The Texas Republican party has endorsed legislation that would allow state residents to vote whether to secede from the United States. In a talkshow interview, the party chair, Allen West, argued that: “Texans have a right to voice their opinions on [this] critical issue.

“I don’t understand why anyone would feel that they need to prevent people from having a voice in something that is part of the Texas constitution,” the former Florida congressman said of the Texas Referendum Independence Act. “You cannot prevent the people from having a voice.”

West is the latest Republican to come out in support of declaring Texas an independent nation. Last month, the state representative Kyle Biedermann confirmed that he will introduce the bill for a referendum as early as this week.

“Texit,” named after the British referendum to leave the European Union, refers to the process of Texas exiting the United States to become an independent, self-governing nation.

The endorsement drew intense backlash from lawmakers on both sides of the aisle. Many took aim directly at Allen as party chair, continuing a slew of criticism that has been levied at him since first he took on the role in July.

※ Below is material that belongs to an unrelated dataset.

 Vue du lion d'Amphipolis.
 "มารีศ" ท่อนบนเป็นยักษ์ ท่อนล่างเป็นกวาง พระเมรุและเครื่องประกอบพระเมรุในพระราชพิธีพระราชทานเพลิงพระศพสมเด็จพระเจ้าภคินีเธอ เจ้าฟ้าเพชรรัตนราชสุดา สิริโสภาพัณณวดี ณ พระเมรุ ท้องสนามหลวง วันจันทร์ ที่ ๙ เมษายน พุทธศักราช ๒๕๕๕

Back then, Allen was immediately criticized for changing the political organization’s slogan to “We are the Storm,” in what the New York Times called an “unusually visible example of the Republican party’s dalliance with QAnon”, the conspiracy theory.

This week’s endorsement also is not the first time the former Florida congressman has promoted secession.

Earlier he insisted that “law-abiding states should bond together and form a Union of states that will abide by the constitution”, following a US supreme court ruling to dismiss a lawsuit seeking to overturn the result of the 2020 presidential election.

When corporate donors to the Texas Republican party were asked for responses, many companies stated that they had not made any recent political donations – some paused all corporate giving after the 6 January deadly insurrection at the US Capitol, the political news site Popular Information reported.

The ride-hailing company Lyft, which donated $5,000 to the Texas GOP in 2016, told the outlet that it had “no plans to donate to the party in the future”, adding that the company was “troubled by chairman West’s statements”.